The photo session isn't the only source of bewilderment today; rehearsals are also a new concept for Timber Timbre as they try to translate their new record live. Kirk remains front and centre as supernatural raconteur, but the band's finely nuanced experimentation is like a kaleidoscope of grey. Though Creep On Creepin' On suggests a prom night in hell circa 1956, influences of eerie film composers Angelo Baladamenti and Ennio Morricone are more pronounced than ever. "Suddenly I feel a certain amount of pressure to recreate to some extent what that record sounds like," says a typically introspective Kirk. He's not fretting openly but his apprehension is clear. "A lot of these songs are really weird to play. We're just now trying to find some time to sit down as a group and play these songs. I don't know how we're going to do this."

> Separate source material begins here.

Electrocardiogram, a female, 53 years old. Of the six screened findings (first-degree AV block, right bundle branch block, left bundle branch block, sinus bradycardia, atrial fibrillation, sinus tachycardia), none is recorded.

Mika Posen and Simon Trottier joined Timber Timbre in 2009; she comments "it's still pretty new for [Kirk], playing with a band. The last record was still mainly Taylor's project and was put together as a live band afterward. With this record it was the first time we're sitting down together and trying to figure out how to do things for a live show."
Both she and Trottier speak of Kirk protectively, respectful of the strength of vision bound up in Timber Timbre as a solo project. Though guest musicians have graced most of Timber Timbre's records, the essence has always been Kirk's personal vision, which evokes the many moods of rural, if not necessarily beautiful, settings. Comparisons have been rightly made to painter Andrew Wyeth and author Flannery O'Connor's unsettling natural abstractions. Kirk was raised near Brooklin, ON, and though he's no farm boy, he admits an affinity with natural themes so common in Canadian singer-songwriters. "The nature thing," he deadpans. "Rural spaces can get really romanticized. For me it just goes back to my childhood, then living in the city and missing that space. I think that a lot of people who are in Toronto that aren't from Toronto [miss it too]."

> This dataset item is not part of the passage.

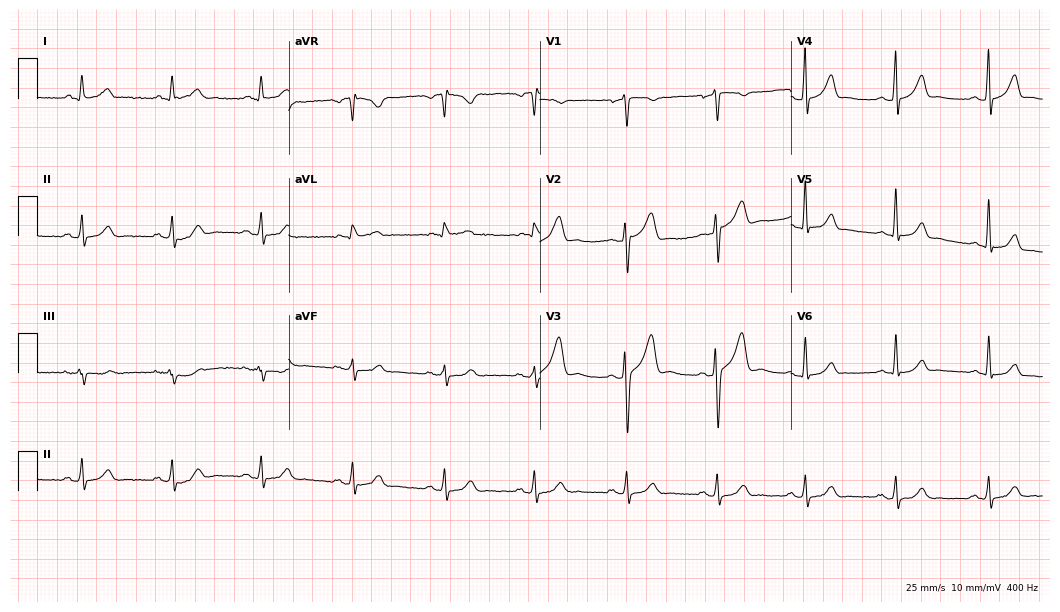
Electrocardiogram, a male, 36 years old. Overall reading on record: normal ECG.

Kirk spent his first few years in Toronto (and has since relocated to Montreal) as a drummer and guitarist in various bands without a burning desire to start his own. Timber Timbre came about after an extended stretch in a cabin in the woods. "When I started to write, I was looking at recordings of old folk music and kind of imitating that songwriting. I've tried to move away from relying on that sort of thing." His first album, 2006's Cedar Shakes, yielded a deeply introspective but not melodramatic soul whose music had a strong back porch vibe. Back in Toronto Kirk found himself associated with a collaborative scene of recombinant players preoccupied with nature and spirituality that would produce Ohbijou, Ghost Bees (now Tasseomancy), Forest City Lovers and most notably Bruce Peninsula.
Bruce Peninsula is where Daniela Gesundheit met Kirk. She's the front-woman for Snowblink, who will be touring with Timber Timbre this spring. "I moved here in 2008 from California and [Bruce Peninsula] were an immediate portal to the Toronto community. We all had gone up to a cottage to work on songs," she recalls. Kirk, she says "was a little shy, but we had a nice rapport from the beginning."

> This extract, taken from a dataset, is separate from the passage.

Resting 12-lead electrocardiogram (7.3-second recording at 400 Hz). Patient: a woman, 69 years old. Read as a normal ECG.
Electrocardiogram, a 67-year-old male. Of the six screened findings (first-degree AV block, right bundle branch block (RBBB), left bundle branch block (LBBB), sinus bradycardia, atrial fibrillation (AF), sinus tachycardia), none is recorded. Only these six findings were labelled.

Gesundheit describes the growing mystique of Kirk's Timber Timbre persona, which by then was starting to inspire ardent admiration from friends and fans. "He's really attuned to his surroundings. Some people dance, some people get a little teary, often people are totally entranced and really, really present which is really rare. Sometimes people are at a show and they're daydreaming. That's not the case with him."